I practically had the idea for this project when the orchestra was founded, when I was still a student. I thought that my generation would have the opportunity to celebrate the 100th anniversary of the Ballets Russes. I conducted a lot of research on the programmes that Diaghilev put together for the various performances in Paris. These were patchwork pieces, Russian repertoire, combined with works orchestrated for this purpose, such as Schumann’s “Carnaval”, which exists in a plethora of arrangements; but there were also world premieres. I tried to track down the programmes scientifically. And when we began to rediscover this music a hundred years after it was created on instruments of that time, it was a tremendous impulse.

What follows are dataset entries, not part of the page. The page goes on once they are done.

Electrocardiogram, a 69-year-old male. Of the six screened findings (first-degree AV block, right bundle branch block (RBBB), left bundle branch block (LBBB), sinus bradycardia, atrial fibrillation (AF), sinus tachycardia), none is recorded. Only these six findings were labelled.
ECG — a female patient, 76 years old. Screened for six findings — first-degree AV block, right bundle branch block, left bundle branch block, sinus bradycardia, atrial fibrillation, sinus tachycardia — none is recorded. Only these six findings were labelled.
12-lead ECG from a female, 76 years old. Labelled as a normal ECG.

What insights have emerged from studying the original scores?
We were in the fortunate situation that the Sacher Foundation had offered copies of Stravinsky’s original manuscripts for sale – including “Firebird” and “Le Sacre du Printemps”. It was fascinating to reconstruct the original version of “Le Sacre” from 1913. It was precisely this score that had been heavily edited since then, until the “final” version, which Stravinsky’s publishing house Boosey & Hawkes published in 1947. Seeing the extent to which Stravinsky had made changes to make the work easier to play for his contemporaries was a wonderful adventure; there were far bolder technical details in the original version. For example, there is a passage at the beginning of the sacrificial dance where the strings alternately play arco and sul ponticello – this has not been done since 1913.

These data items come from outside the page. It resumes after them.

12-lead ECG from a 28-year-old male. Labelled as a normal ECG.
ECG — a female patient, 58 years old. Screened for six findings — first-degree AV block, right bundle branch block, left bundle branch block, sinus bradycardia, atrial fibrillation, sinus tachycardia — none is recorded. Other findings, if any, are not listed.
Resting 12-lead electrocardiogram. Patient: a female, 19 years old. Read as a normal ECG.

As far as the instruments you use for this repertoire are concerned, the differences to today’s modern orchestra lie mainly in the wind instruments …
I have to emphasise that the orchestra for the Ballets Russes is French, indeed Parisian, which we have re-created with restored original instruments. There was a separate production in Paris, for the wind instruments, but also for pianos, harps and percussion. These instruments were famous for their typical coloring and for that specific sharpness of articulation that can only be achieved with them. – The result was overwhelming. The sound and expressiveness of the music were downright shocking for us. How the colors of the brass mingle with the sound of the gut strings is always fascinating. The dynamic shades and musical rhetoric are also much easier to realize than with modern instruments.

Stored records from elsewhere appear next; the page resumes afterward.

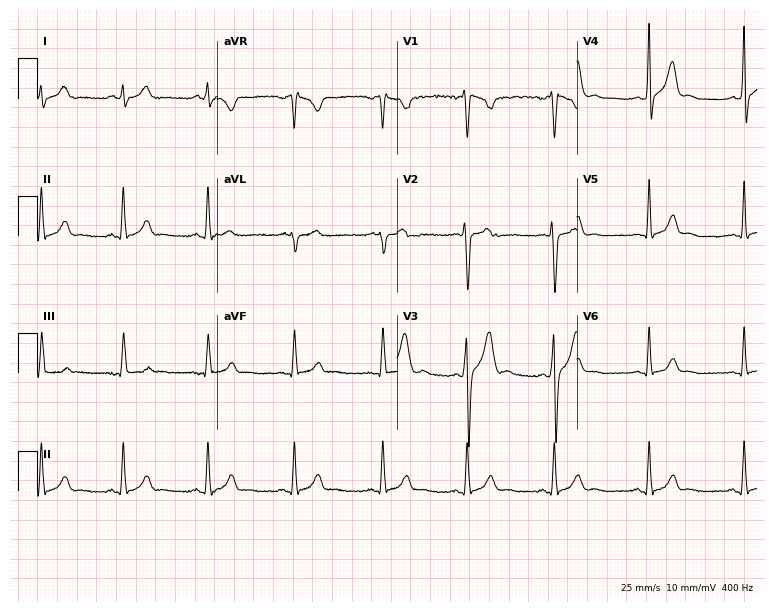
12-lead ECG (7.3-second recording at 400 Hz) from a male patient, 21 years old. Labelled as a normal ECG.
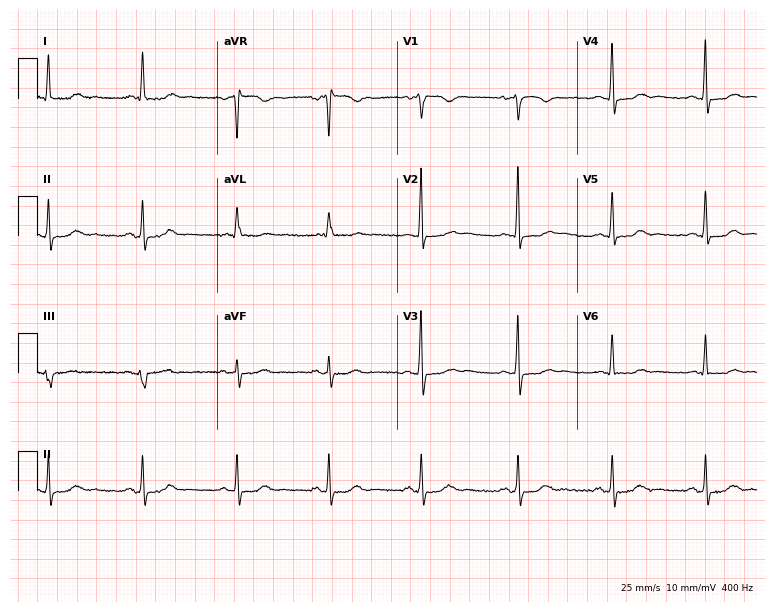
Standard 12-lead ECG recorded from a female, 57 years old (7.3-second recording at 400 Hz). None of these six findings is recorded: first-degree AV block, right bundle branch block (RBBB), left bundle branch block (LBBB), sinus bradycardia, atrial fibrillation (AF), sinus tachycardia. Only these six findings were labelled.
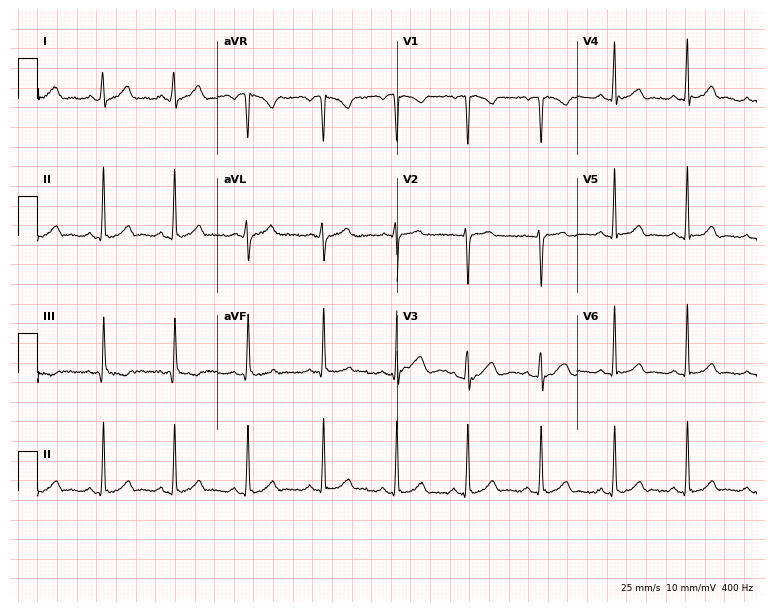
12-lead ECG (7.3-second recording at 400 Hz) from a woman, 26 years old. Labelled as a normal ECG.
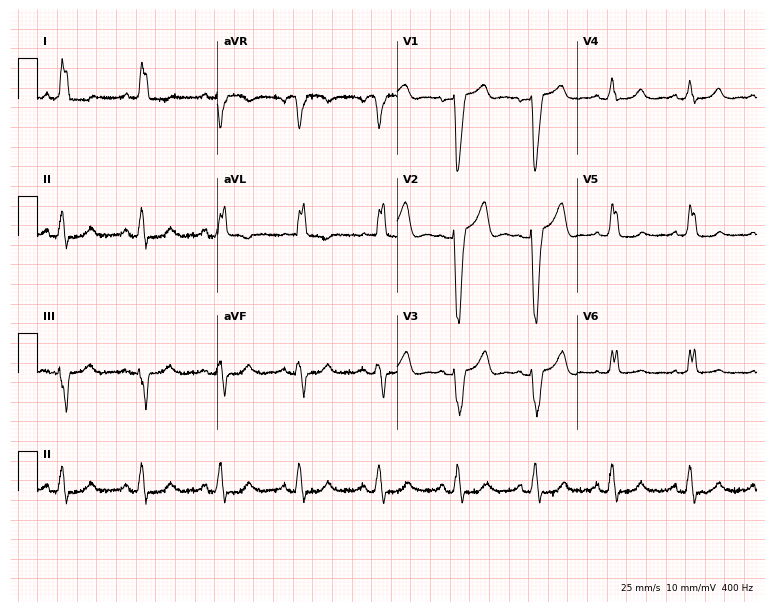
12-lead ECG from an 81-year-old female patient (7.3-second recording at 400 Hz). Shows left bundle branch block (LBBB).
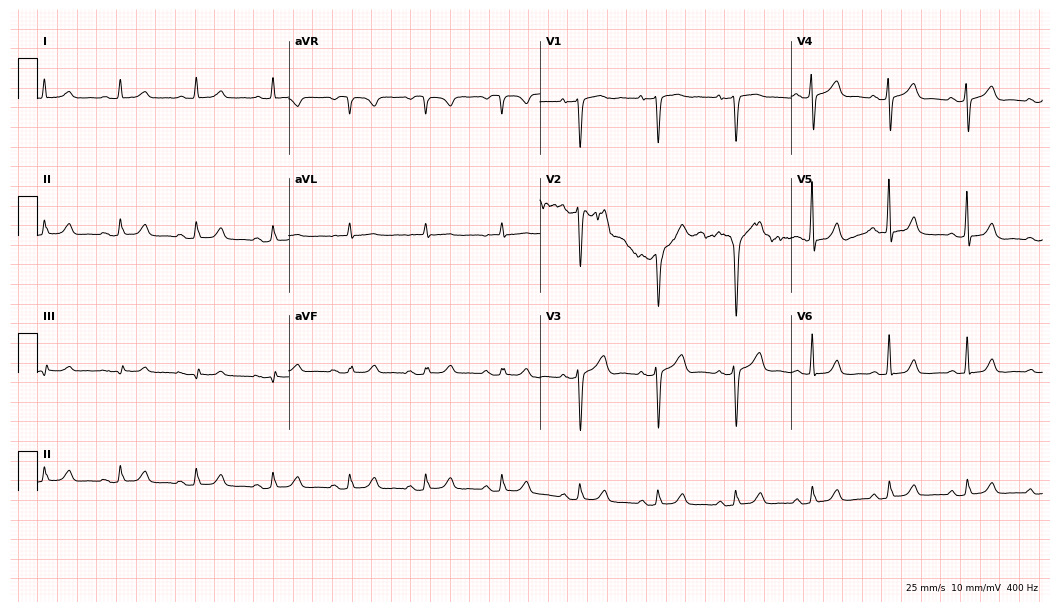
12-lead ECG (10.2-second recording at 400 Hz) from a female, 72 years old. Labelled as a normal ECG.

How would you describe the philosophy of Les Siècles?
When it was founded, this was a utopian project, which I was able to undertake thanks to the forward-looking statement of one of the greatest musicians in the world dared to make in the 20th century. It was Nikolaus Harnoncourt with his prophetic sentence that the musician of the 21st century would be able to play a piece by Berlioz on a modern instrument in the morning and Bach’s Chaconne on an 18th century instrument in the afternoon. When I read that, I thought to myself: This is exactly the orchestra of the future! Like an actor who changes costumes, he can change instruments across the ages without limiting himself to one set of instruments, finding the appropriate ways of playing and expressing himself for every time.

And in which direction do you plan to go next?
We have big plans. In the future, we want to focus more on Mahler, Schumann, Bruckner and Wagner, i.e. expand our repertoire to include works written beyond the Rhine border, and we want to take greater account of the contemporary. We continue to work on the great drivers that are simply so important for the orchestra, such as Berlioz and Beethoven. And I think the opera activities for Les Siècles will also increase in intensity in the future.

This interview was conducted by Monika Mertl.